RRI.CO.ID, Pontianak - Beberapa waktu belakangan, warga Pontianak harus menghadapi tantangan berat akibat kabut asap pekat yang bersumber dari kebakaran hutan dan lahan. Di tengah kekhawatiran yang meningkat terhadap kualitas udara yang memburuk bagi kesehatan, langit Pontianak akhirnya dijatuhi berkah berupa hujan deras dengan durasi yang cukup panjang. Peristiwa alam ini langsung memicu perbincangan hangat di tengah masyarakat mengenai efektivitas dan peran penting Operasi Modifikasi Cuaca atau hujan buatan dalam membantu menyelamatkan kota dari cengkeraman polusi asap.

Mengutip penjelasan teknis dari kajian klimatologi Badan Riset dan Inovasi Nasional (BRIN) serta literatur meteorologi dalam Journal of Applied Meteorology and Climatology, proses terjadinya hujan buatan melalui Operasi Modifikasi Cuaca (OMC) dilakukan dengan mengerahkan pesawat khusus untuk menaburkan bahan higroskopis—seperti garam natrium klorida (NaCl)—ke dalam awan potensial jenis Cumulus yang kaya uap air.
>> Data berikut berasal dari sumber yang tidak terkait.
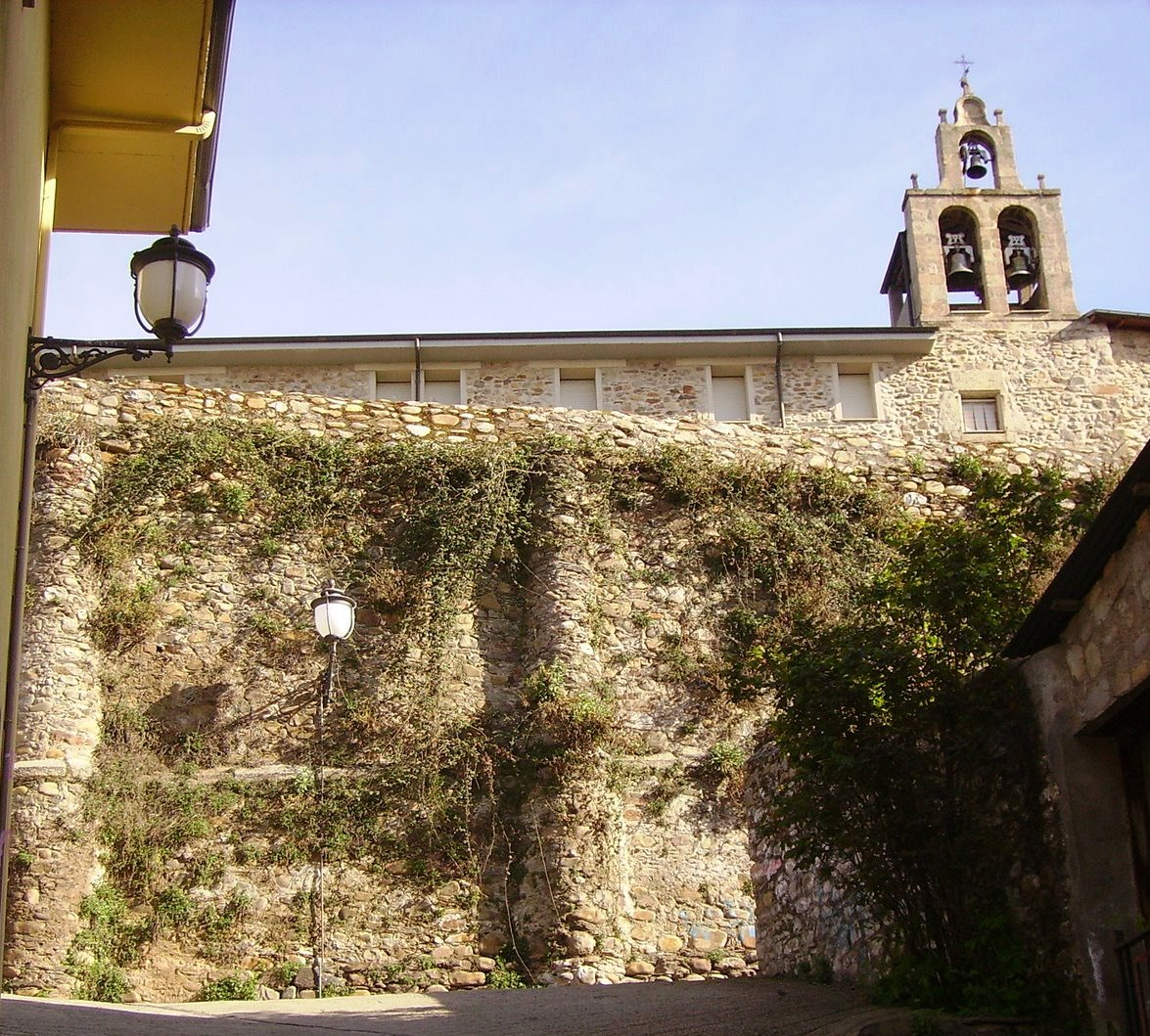 Lienzo de la muralla de la ciudad de Ponferrada (El Bierzo)

Garam tersebut berfungsi sebagai inti kondensasi buatan yang mempercepat proses penggabungan butir-butir air di dalam awan, sehingga massa air menjadi cukup berat dan jatuh ke bumi sebagai hujan deras yang efektif membersihkan udara dari partikel polusi serta membantu memadamkan karhutla.

Operasi Modifikasi Cuaca bukanlah sekadar rekayasa biasa, melainkan penerapan teknologi atmosfer yang terukur dan berbasis sains. Lembaga berwenang biasanya memanfaatkan metode penyemaian awan dengan menaburkan bahan higroskopis, seperti garam khusus, ke dalam awan potensial guna mempercepat proses kondensasi dan pembentukan butir hujan. Terkait efektivitas metode ini dalam situasi darurat, sebuah studi dalam jurnal Environmental Science and Policy mencatat bahwa "cloud seeding operations serve as a critical emergency intervention to induce precipitation, effectively scavenging particulate matter and significantly reducing air pollution levels during severe haze episodes." Hal ini menegaskan bahwa intervensi hujan buatan berfungsi sebagai pembersih udara alami yang sangat andal untuk merontokkan partikel polutan berbahaya dari atmosfer.

Turunnya hujan lebat berdurasi panjang di Pontianak hari ini tentu memberikan dampak langsung yang sangat krusial bagi upaya mitigasi karhutla. Air hujan yang turun tidak hanya berfungsi memadamkan sisa-sisa titik panas di lahan gambut yang sulit dijangkau tim darat, tetapi juga bertindak sebagai pencuci udara alami yang mengikat debu serta partikel asap mikroskopis. Dengan pulihnya kualitas udara, risiko lonjakan kasus infeksi saluran pernapasan akut di tengah masyarakat dapat ditekan secara signifikan sekaligus memulihkan aktivitas warga secara perlahan.

Sebagai kesimpulan, kombinasi antara teknologi Operasi Modifikasi Cuaca dan kondisi alam yang mendukung terbukti menjadi solusi penanganan darurat yang efektif untuk mengatasi krisis kabut asap di Pontianak. Hujan deras yang turun hari ini tidak hanya berhasil membersihkan polusi udara dan memadamkan titik-titik kebakaran, tetapi juga memberikan napas lega bagi warga setelah hari-hari penuh ketidakpastian.

google-preference

Rekomendasi Berita

Berita Terbaru Lainnya

Memuat berita terbaru.....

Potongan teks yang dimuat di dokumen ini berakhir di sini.